_RECORDS PROVIDED_
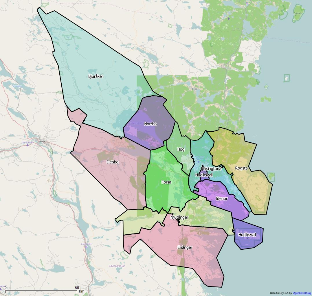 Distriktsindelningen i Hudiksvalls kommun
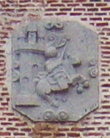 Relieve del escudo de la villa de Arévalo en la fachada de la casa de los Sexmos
---
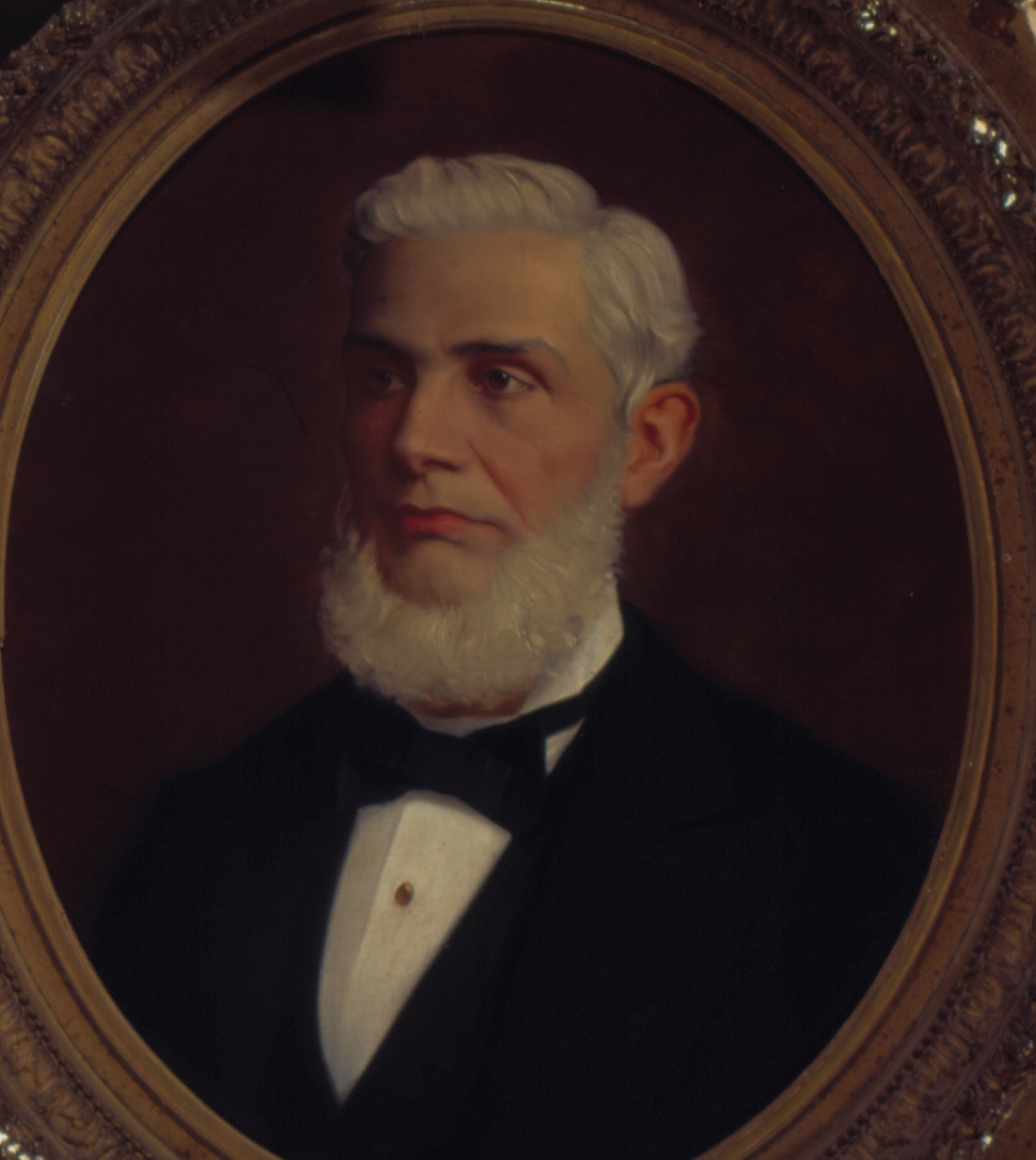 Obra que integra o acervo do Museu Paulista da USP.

_EXERCISE OBJECTIVE_
Above are the records. Copy only the lines from the one with "Distriktsindelningen i Hudiksvalls kommun" through the one with "Relieve del escudo", exactly, with no pictures.

_SOLVED EXERCISE_
 Distriktsindelningen i Hudiksvalls kommun
 Relieve del escudo de la villa de Arévalo en la fachada de la casa de los Sexmos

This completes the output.